I initially had trouble getting started with validators for the same reason. There's a vailidator at [htmlhelp.com...] that "presumes" the declaration, then...follow the steps to investigate your particular needs. Hope this helps a little.

lorax

12:27 pm on Jul 29, 2003 (gmt 0)

WebmasterWorld Senior Member 10+ Year Member Top Contributors Of The Month



>> SGML is to HTML as XML is to XHTML

I don't think that's quite right. SGML is the mother of all browser MLs. As I understand it, XML, XHTML, and HTML are all simplified versions of SGML and rely on SGML-DTDs for their existence.

Back to the question. Your pages may work fine now but as the browsers become more aligned with standards it will become more imperative that you declare your DOCTYPE so they can render it accurately. Search engines will also rely more heavily on the DOCTYPE (my own theory).

grahamstewart

1:48 pm on Jul 30, 2003 (gmt 0)

WebmasterWorld Senior Member 10+ Year Member



MatthewHSE:
I got this error before it even began to show errors with my page

Thats a warning because you are specifying a doctype for the validator. To get rid of it just include a doctype in your html instead.

the validator is complaining about the nowrap in some of my td tags. I need that attribute, though. What CSS can I use to replace the nowrap attribute?

Something like..


td.nowrap {
white-space: nowrap;
}

stever

2:22 pm on Jul 30, 2003 (gmt 0)

WebmasterWorld Senior Member 10+ Year Member



If you are getting interested in validation now, it may be worth your while trying to validate this and future projects to xhtml.

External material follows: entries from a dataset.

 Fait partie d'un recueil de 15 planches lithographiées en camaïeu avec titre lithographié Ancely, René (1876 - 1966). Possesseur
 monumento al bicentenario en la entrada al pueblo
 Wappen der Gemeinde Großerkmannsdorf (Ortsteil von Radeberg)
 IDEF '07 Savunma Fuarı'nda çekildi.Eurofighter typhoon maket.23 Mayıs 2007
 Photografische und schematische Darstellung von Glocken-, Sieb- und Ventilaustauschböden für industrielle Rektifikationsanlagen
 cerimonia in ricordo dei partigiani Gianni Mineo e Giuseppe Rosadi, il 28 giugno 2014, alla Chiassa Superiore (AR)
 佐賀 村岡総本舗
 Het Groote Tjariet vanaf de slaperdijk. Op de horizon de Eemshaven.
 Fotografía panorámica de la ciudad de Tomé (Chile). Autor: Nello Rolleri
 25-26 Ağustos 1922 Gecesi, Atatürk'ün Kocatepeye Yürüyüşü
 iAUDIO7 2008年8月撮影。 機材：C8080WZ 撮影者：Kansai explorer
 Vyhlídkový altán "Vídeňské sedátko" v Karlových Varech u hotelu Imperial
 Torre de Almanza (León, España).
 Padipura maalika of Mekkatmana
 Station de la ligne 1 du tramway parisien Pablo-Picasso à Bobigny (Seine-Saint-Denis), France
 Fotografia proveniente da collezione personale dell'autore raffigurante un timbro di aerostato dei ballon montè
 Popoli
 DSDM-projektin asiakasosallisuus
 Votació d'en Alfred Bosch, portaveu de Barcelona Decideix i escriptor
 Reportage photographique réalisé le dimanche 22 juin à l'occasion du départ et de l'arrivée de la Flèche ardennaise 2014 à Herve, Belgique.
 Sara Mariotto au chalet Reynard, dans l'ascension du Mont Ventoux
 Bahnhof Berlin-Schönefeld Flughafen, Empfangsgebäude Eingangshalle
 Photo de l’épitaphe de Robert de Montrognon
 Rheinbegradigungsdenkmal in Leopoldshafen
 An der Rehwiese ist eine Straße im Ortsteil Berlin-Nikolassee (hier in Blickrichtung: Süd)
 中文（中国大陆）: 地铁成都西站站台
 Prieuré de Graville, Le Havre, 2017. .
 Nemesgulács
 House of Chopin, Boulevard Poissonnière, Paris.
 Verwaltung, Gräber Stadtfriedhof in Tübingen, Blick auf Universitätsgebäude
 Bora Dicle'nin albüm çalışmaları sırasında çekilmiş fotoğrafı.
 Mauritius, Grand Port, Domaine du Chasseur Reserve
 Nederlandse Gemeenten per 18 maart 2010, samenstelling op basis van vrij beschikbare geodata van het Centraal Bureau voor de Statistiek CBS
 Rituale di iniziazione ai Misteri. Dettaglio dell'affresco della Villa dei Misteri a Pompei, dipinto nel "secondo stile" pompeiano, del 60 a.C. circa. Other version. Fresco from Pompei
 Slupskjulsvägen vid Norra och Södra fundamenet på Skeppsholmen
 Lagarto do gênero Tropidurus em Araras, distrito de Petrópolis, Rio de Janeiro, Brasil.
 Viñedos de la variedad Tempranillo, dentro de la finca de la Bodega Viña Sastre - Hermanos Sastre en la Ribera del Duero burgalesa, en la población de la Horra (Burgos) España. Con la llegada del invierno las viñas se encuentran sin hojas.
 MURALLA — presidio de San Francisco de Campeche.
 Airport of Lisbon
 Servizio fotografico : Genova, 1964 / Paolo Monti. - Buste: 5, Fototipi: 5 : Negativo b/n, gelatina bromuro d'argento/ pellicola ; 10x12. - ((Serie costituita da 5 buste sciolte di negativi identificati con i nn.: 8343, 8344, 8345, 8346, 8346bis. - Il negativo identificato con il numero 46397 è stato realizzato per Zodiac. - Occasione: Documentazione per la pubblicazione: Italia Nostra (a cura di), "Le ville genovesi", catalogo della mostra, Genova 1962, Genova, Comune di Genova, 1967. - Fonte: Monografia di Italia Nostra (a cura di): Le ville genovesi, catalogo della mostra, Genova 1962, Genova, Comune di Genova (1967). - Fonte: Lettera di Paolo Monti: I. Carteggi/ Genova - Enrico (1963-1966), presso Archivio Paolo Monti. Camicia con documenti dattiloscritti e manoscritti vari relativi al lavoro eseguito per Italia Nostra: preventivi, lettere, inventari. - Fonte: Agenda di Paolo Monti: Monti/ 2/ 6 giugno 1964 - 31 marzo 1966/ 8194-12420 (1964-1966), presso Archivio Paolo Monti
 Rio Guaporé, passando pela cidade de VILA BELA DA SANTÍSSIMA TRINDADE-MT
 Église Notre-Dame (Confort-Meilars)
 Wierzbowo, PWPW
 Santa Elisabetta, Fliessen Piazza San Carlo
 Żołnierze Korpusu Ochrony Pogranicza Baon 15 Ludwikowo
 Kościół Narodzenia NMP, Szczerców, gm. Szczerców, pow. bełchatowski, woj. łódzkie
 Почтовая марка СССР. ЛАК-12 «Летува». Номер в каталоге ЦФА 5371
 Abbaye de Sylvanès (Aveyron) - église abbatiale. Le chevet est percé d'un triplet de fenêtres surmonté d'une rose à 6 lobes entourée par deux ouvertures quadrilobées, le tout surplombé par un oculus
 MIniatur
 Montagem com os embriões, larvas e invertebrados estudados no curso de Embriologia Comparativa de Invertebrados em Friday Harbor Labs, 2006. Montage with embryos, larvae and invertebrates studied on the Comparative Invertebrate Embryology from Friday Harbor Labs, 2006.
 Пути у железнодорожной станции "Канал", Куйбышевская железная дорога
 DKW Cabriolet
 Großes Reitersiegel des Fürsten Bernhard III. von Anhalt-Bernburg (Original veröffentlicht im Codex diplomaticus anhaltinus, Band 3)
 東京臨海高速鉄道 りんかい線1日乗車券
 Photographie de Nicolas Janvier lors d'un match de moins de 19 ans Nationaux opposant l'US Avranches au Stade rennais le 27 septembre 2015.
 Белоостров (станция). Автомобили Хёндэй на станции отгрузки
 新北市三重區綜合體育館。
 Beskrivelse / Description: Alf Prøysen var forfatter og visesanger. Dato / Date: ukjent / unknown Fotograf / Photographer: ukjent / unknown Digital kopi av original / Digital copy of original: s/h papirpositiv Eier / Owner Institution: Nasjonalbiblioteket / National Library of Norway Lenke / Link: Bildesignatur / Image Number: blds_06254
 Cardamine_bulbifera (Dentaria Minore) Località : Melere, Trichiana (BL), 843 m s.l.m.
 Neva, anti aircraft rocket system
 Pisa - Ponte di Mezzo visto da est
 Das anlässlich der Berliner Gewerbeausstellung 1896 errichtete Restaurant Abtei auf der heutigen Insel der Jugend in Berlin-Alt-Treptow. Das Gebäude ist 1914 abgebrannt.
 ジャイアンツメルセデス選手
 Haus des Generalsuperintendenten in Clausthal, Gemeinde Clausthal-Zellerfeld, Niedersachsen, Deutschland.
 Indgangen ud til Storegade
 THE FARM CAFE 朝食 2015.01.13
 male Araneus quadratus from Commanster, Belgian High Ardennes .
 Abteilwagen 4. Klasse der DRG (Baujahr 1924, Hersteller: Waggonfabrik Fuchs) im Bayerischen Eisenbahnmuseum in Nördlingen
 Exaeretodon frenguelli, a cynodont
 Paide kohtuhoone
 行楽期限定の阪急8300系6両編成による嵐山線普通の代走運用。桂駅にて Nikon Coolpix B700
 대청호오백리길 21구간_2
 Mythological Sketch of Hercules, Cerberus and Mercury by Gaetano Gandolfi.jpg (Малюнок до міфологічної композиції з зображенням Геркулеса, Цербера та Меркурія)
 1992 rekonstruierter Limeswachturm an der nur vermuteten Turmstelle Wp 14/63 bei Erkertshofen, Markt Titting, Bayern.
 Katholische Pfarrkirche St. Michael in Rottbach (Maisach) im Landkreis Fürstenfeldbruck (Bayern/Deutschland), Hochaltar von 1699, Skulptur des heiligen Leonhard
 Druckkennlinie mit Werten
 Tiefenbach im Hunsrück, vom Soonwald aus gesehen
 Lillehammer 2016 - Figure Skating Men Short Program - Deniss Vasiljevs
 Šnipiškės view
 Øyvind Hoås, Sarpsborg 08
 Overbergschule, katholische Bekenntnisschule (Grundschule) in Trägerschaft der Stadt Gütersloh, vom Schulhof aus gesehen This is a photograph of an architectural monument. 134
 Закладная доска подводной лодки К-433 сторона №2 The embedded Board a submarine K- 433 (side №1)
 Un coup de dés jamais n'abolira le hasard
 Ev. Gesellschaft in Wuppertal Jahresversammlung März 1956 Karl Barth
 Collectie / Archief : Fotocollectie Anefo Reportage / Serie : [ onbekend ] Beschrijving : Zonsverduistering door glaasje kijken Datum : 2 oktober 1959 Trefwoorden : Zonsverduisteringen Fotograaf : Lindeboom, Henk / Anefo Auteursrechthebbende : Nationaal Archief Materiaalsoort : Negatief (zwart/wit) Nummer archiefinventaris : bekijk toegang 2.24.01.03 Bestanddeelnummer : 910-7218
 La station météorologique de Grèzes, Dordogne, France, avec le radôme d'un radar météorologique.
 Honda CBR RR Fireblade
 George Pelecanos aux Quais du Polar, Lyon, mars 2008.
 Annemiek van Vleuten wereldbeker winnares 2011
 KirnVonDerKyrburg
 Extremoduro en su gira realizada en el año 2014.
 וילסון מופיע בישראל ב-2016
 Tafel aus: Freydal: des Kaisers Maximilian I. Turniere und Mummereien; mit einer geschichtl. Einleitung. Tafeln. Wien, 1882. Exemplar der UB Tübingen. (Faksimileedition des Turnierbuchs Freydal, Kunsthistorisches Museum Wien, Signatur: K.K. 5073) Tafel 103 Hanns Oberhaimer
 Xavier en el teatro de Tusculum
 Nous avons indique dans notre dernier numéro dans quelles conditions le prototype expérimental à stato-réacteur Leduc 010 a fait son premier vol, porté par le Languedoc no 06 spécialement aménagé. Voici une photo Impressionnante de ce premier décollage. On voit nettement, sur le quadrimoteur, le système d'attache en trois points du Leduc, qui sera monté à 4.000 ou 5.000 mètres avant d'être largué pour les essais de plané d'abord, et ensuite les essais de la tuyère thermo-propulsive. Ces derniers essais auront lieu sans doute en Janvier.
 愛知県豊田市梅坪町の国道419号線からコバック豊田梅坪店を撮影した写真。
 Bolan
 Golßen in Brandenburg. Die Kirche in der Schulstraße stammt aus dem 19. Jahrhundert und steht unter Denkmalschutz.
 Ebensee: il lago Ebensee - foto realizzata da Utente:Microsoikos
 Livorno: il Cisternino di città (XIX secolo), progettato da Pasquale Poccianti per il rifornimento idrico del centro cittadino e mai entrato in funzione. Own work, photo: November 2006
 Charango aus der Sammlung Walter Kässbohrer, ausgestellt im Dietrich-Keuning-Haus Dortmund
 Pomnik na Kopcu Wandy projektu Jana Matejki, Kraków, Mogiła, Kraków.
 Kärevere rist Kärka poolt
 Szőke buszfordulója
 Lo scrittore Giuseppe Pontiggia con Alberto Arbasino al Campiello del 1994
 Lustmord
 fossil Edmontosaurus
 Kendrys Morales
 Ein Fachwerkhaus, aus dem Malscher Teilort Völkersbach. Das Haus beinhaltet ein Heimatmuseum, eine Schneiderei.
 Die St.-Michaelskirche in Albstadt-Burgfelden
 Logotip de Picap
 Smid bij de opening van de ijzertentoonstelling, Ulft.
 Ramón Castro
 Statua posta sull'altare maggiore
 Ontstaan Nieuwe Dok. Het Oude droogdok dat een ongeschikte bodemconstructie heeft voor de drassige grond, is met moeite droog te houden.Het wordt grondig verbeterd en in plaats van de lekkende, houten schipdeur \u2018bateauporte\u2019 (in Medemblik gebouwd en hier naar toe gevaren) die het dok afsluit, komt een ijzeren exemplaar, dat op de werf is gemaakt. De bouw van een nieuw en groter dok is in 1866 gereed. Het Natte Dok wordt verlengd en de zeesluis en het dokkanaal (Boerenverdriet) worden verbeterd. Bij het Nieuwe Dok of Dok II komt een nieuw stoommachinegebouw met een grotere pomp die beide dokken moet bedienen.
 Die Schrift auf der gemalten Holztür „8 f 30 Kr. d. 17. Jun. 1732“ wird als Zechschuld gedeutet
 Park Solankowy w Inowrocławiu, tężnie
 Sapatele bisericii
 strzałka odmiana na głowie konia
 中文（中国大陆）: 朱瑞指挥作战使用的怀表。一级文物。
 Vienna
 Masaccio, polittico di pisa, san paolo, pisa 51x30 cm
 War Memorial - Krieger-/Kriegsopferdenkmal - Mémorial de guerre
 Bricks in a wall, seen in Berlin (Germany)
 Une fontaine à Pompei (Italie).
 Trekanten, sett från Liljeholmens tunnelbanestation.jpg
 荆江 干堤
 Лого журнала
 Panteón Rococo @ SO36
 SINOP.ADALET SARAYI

There are really only a few differences between xhtml and correct html (closing all tags, tag order, etc) and it may make sense to learn this newer version while you are studying this.

Personally I try to get all new projects to validate xhtml 1.0 transitional (and I have to say DW is doing a great job with this - the two latest projects have just validated without error).